Opinion
No. 2009-05407.
May 17, 2011.
Appeal by the defendant from a judgment of the Supreme Court, Kings County (Silber, J.), rendered May 27, 2009, convicting him of attempted robbery in the second degree and attempted grand larceny in the fourth degree, upon a jury verdict, and imposing sentence.
Lynn W. L. Fahey, New York, N.Y. (Kathleen Whooley of counsel), for appellant.
Charles J. Hynes, District Attorney, Brooklyn, N.Y. (Leonard Joblove, Camille O'Hara Gillespie, and Chad E. Silverman of counsel), for respondent.
Before: Angiolillo, J.P., Chambers, Austin and Miller, JJ.
Ordered that the judgment is affirmed.
The defendant's conviction of attempted robbery in the second degree required proof of physical injury ( see Penal Law §§ 110.00, 160.10; see also People v Miller, 87 NY2d 211). Physical injury is defined as "impairment of physical condition or substantial pain" (Penal Law § 10.00). Although "substantial pain" must be "more than slight or trivial pain" it need not be "severe or intense to be substantial" ( People v Chiddick, 8 NY3d 445, 447). "Impairment of physical condition," moreover, does not require "a victim's incapacitation" ( People v Tejeda, 78 NY2d 936, 938).

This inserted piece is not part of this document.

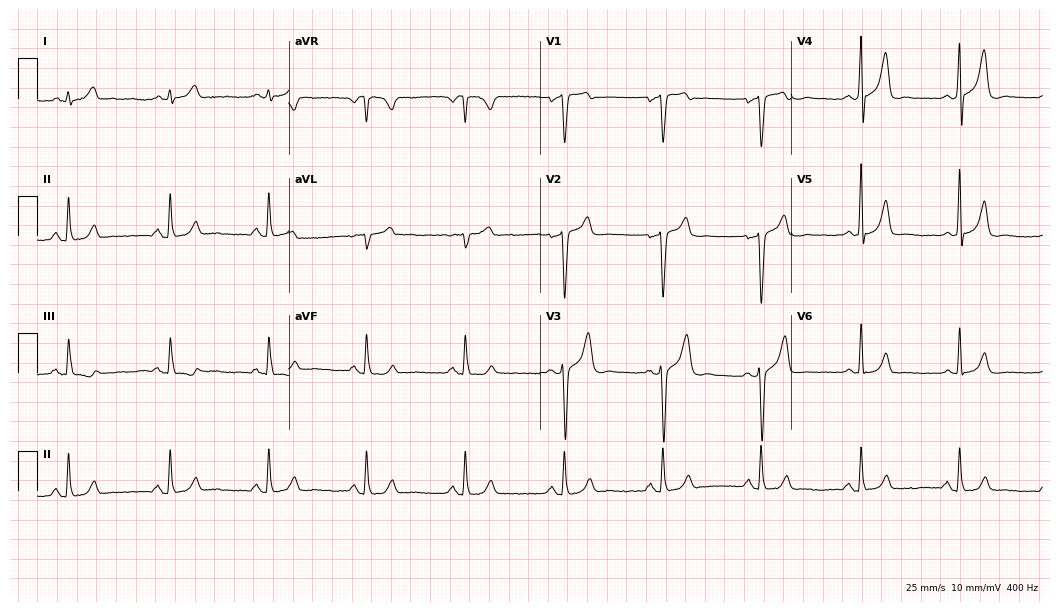
Resting 12-lead electrocardiogram (10.2-second recording at 400 Hz). Patient: a 52-year-old man. Read as a normal ECG.

Contrary to the defendant's contention, the evidence was legally sufficient to establish that the complainant suffered physical injury during the course of the attempted robbery ( see People v Chiddick, 8 NY3d 445, 447; People v Guidice, 83 NY2d 630, 636; People v Greene, 70 NY2d 860, 862-863; People v Valencia, 50 AD3d 1163, 1164; cf. People v Cheeks, 161 AD2d 657). Moreover, in fulfilling our responsibility to conduct an independent review of the weight of the evidence ( see CPL 470.15; People v Danielson, 9 NY3d 342), we nevertheless accord great deference to the jury's opportunity to view the witnesses, hear the testimony, and observe demeanor ( see People v Mateo, 2 NY3d 383, 410; People v Bleakley, 69 NY2d 490, 495). Upon reviewing the record here, we are satisfied that the verdict of guilt of attempted robbery in the second degree was not against the weight of the evidence ( see People v Romero, 7 NY3d 633; People v Andrews, 236 AD2d 735, 735-736; cf. People v Bumbury, 263 AD2d 512, 513).

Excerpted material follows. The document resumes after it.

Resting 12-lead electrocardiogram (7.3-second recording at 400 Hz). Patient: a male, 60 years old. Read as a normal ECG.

The testimony established that the defendant grabbed the complainant around the throat with both of his hands and strangled her, holding her back by force. The complainant testified that she was unable to breathe for about a minute, and a struggle ensued during which the complainant made numerous attempts to get the defendant's hands off her neck. She lost both shoes during the course of the struggle, ripped her jeans, and suffered a "large bruise" on her hip. The bruise on her hip took about a month to heal. About eight hours after the attack, the complainant first started experiencing "intensive pain" in her neck which lasted for about a week and one-half. During this time she was unable to sleep, drive, play with her son, or work as a sculptor. The complainant sought treatment from her homeopath and made the first of numerous visits to her acupuncturist a week later for the purpose of managing the pain. Thus, the evidence established that the complainant suffered "physical injury" as a result of her confrontation with the defendant (Penal Law § 10.00).